After the War, Sickles served as U.S. Minister (Ambassador) to Spain, Chairman of the New York State Civil Service Commission, a Congressman, and ironically Sheriff of New York County. Late in life, officials removed Sickles from his post as Chairman of the New York Monuments Commission for corruption allegations.
Sickles was a leader in establishing the Gettysburg National Battlefield Park. Sickles died in New York City in May 1914, just a few months before the outbreak of World War I.
Moe Berg the Major League Assassin and Super Spy
No American had a more colorful World War II than Morris or “Moe” Berg. Berg was an oddball, from the start.
For instance, Berg was one of the few Jews to play Major League Baseball as a catcher for the Brooklyn Dodgers, Washington Senators, and Boston Red Sox. In addition, Berg was also one of the few Ivy League graduates (Princeton 1923) to play Major League Baseball.
If that wasn’t enough, Berg earned a law degree and supposedly spoke 12 languages. Yet he also played 16 seasons of Major League Baseball.
Nobody knows when Berg’s espionage career began, but in 1934 the catcher used his baseball career to spy in Japan. To explain, Berg took movies of Tokyo while playing exhibition baseball in that city. Berg also supposedly wandered around Tokyo gathering secrets while dressed in a black kimono. In 1942, General Jimmy Doolittle and his men supposedly examined Berg’s home movies before launching the first American air Raid on Tokyo.
To explain, before World War II, America had no official intelligence service. However, a number of Americans, including Berg, engaged in secret espionage for the government between the two world wars. Notably, the intelligence Berg gathered in Japan found its way into U.S. military hands.
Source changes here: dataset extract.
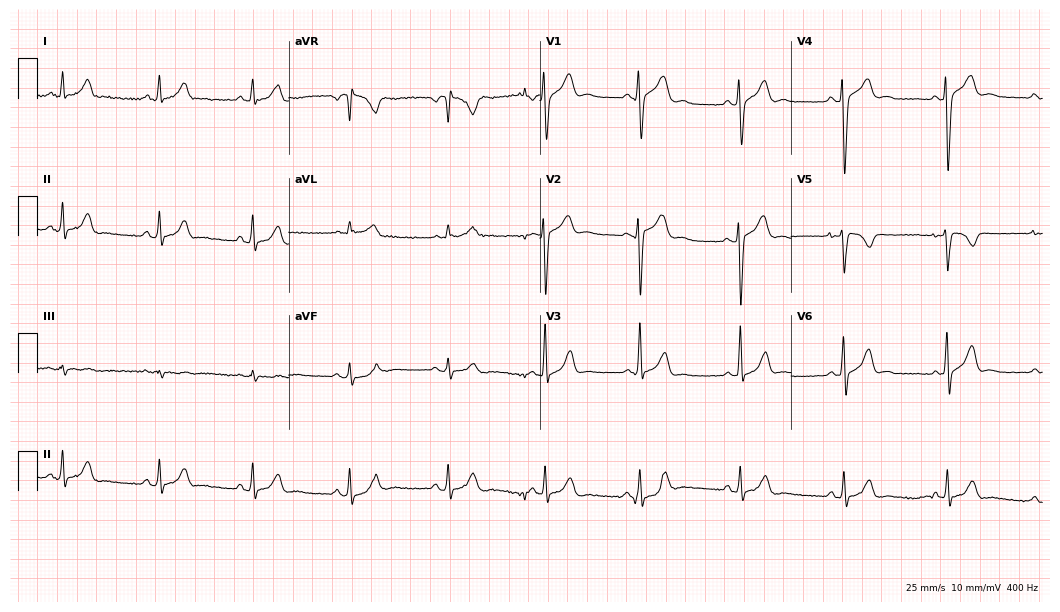
Standard 12-lead ECG recorded from a male patient, 34 years old. None of these six findings is recorded: first-degree AV block, right bundle branch block (RBBB), left bundle branch block (LBBB), sinus bradycardia, atrial fibrillation (AF), sinus tachycardia.

In 1943, General William “Wild Bill” Donovan recruited Berg into the Office of Strategic Services (OSS). The OSS was the covert paramilitary organization that became the CIA.
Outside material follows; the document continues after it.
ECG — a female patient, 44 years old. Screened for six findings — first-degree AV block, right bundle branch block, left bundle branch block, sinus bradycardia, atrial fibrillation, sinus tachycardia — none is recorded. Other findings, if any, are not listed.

One of Berg’s first missions was to parachute behind German lines in Yugoslavia to assess the military capabilities of rival partisan groups. Berg’s reports induced the US to back Communist partisans led by Marshal Tito who later conquered Yugoslavia.
Later on Berg was ordered to assassinate famous German physicist Werner Heisenberg, possibly by General Leslie R. Groves, the head of the Manhattan Project. Groves feared Heisenberg was heading a Nazi project to develop an atomic bomb.
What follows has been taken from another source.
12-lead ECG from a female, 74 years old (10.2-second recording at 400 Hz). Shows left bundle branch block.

Groves supposedly ordered Berg to shoot Heisenberg and kill himself with cyanide if he thought the German could build an Atomic Bomb. Instead, Berg met Heisenberg for dinner in Switzerland, and correctly deduced the Germans were far from developing a bomb. Both Heisenberg and Berg survived the war.
Later on, Berg helped the OSS track down German atomic secrets in Europe after the war as part of the Alsos Mission. Berg also interviewed Italian physicists after Italy switched sides and joined the Allies in 1943 to learn if that country was building an atomic bomb or involved in a Nazi nuclear program.
After the war Berg worked for the CIA and a had a failed business career. Berg refused to cash in on his colorful life by writing an autobiography because a would-be ghost writer confused him with Moe of the Three Stooges.
Berg died broke at his sister’s house in New Jersey in 1972. Berg died broke because he played Major League Baseball long before unionization led to big money contracts for professional ballplayers.
These are just a few of the odd characters to appear in American history.